In [1]:
from google.colab import drive
drive.mount('/content/drive')

Mounted at /content/drive


In [3]:
!pip install -q transformers

In [None]:
pip install simpletransformers

In [None]:
import numpy as np
import pandas as pd
from sklearn import metrics
import transformers
import torch
from torch.utils.data import Dataset, DataLoader, RandomSampler, SequentialSampler
from transformers import BertTokenizer, BertModel, BertConfig

from torch import cuda
device = 'cuda' if cuda.is_available() else 'cpu'

In [None]:
class BERTClass(torch.nn.Module):
    def __init__(self):
        super(BERTClass, self).__init__()
        self.l1 = transformers.BertModel.from_pretrained('bert-base-uncased',return_dict=False)
        self.l2 = torch.nn.Dropout(0.3)
        self.l3 = torch.nn.Linear(768, 6)
    
    def forward(self, ids, mask, token_type_ids):
        _, output_1= self.l1(ids, attention_mask = mask, token_type_ids = token_type_ids)
        output_2 = self.l2(output_1)
        output = self.l3(output_2)
        return output

In [None]:
PATH = '/content/drive/MyDrive/Proyek/Proyek PLN/Testing/bert.pt'
tokenizer = BertTokenizer.from_pretrained('bert-base-uncased')
LABEL_COLUMNS = ['toxic',
 'severe_toxic',
 'obscene',
 'threat',
 'insult',
 'identity_hate',
 'list']

def load_model():
  model = BERTClass()
  model.to(device)
  model = torch.load(PATH)
  return model

def inference(text):
  encoding = tokenizer.encode_plus(
    text,
    add_special_tokens=True,
    max_length=512,
    return_token_type_ids=True,
    padding="max_length",
    return_attention_mask=True,
    return_tensors='pt',
  )
  ids = encoding['input_ids'].to(device, dtype = torch.long)
  mask = encoding['attention_mask'].to(device, dtype = torch.long)
  token_type_ids = encoding['token_type_ids'].to(device, dtype = torch.long)
  test_prediction = model(ids, mask,token_type_ids)
  test_prediction = torch.sigmoid(test_prediction).cpu().detach().numpy().tolist()
  predictions = []
  for result in test_prediction:
    for prediction in result:
      predictions.append(prediction)
  predictions
  for label, prediction in zip(LABEL_COLUMNS, predictions):
    print(f"{label}: {prediction}")

  


Downloading:   0%|          | 0.00/226k [00:00<?, ?B/s]

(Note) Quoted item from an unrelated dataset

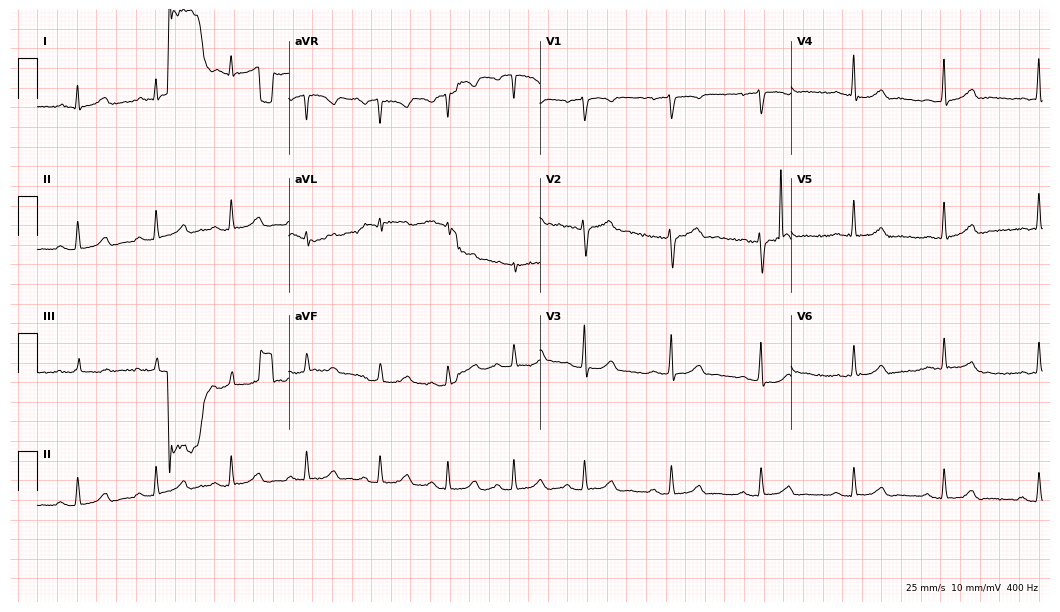
Standard 12-lead ECG recorded from a female, 32 years old (10.2-second recording at 400 Hz). Read as a normal ECG.

Downloading:   0%|          | 0.00/28.0 [00:00<?, ?B/s]

Downloading:   0%|          | 0.00/570 [00:00<?, ?B/s]

In [None]:
text = "You are such a loser! You'll regret everything you've done to me!"
model = load_model()
inference(text)

Downloading:   0%|          | 0.00/420M [00:00<?, ?B/s]

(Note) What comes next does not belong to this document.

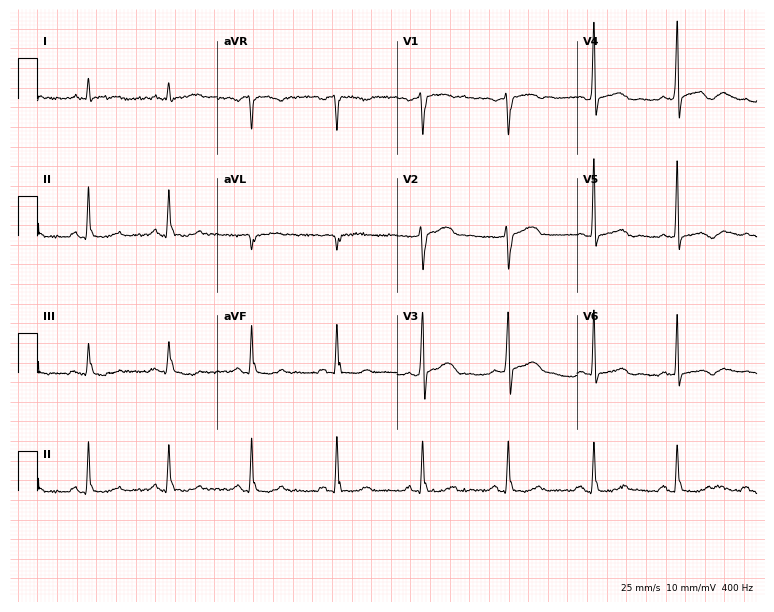
Resting 12-lead electrocardiogram (7.3-second recording at 400 Hz). Patient: a 58-year-old male. None of these six findings is recorded: first-degree AV block, right bundle branch block, left bundle branch block, sinus bradycardia, atrial fibrillation, sinus tachycardia.

Some weights of the model checkpoint at bert-base-uncased were not used when initializing BertModel: ['cls.seq_relationship.bias', 'cls.predictions.transform.dense.bias', 'cls.seq_relationship.weight', 'cls.predictions.transform.LayerNorm.bias', 'cls.predictions.decoder.weight', 'cls.predictions.transform.dense.weight', 'cls.predictions.transform.LayerNorm.weight', 'cls.predictions.bias']
- This IS expected if you are initializing BertModel from the checkpoint of a model trained on another task or with another architecture (e.g. initializing a BertForSequenceClassification model from a BertForPreTraining model).
- This IS NOT expected if you are initializing BertModel from the checkpoint of a model that you expect to be exactly identical (initializing a BertForSequenceClassification model from a BertForSequenceClassification model).


toxic: 0.9212898015975952
severe_toxic: 0.0046866354532539845
obscene: 0.0902160257101059
threat: 0.002216353779658675
insult: 0.5099189281463623
identity_hate: 0.005419996101409197


## Model Kedua

In [None]:
import pandas as pd
import random, sys
import os
import re
import string
from simpletransformers.classification import ClassificationModel
from scipy.special import softmax

aspect = ['Transisi enrgi','Teknologi Informasi','Budaya Green','Pegawai','Keselarasan Strategi','Tata Kelola','Metode']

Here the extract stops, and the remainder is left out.